*** Opening of Data segment ***

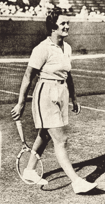 A tenista estadunidense Helen Jacobs, em 1933.
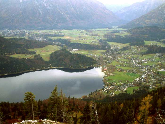 Loser: Blick auf Altaussee/Altausseer See
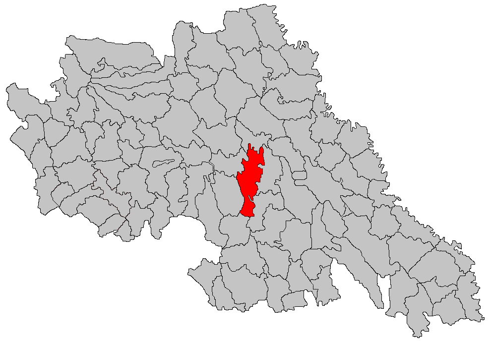 Categorie:Hărţi ale judeţului Iaşi

*** Close of Data segment ***

▶ **Exercise**: Skip the pictures, then retype every line above exactly.

▶ **Expected answer**:
 A tenista estadunidense Helen Jacobs, em 1933.
 Loser: Blick auf Altaussee/Altausseer See
 Categorie:Hărţi ale judeţului Iaşi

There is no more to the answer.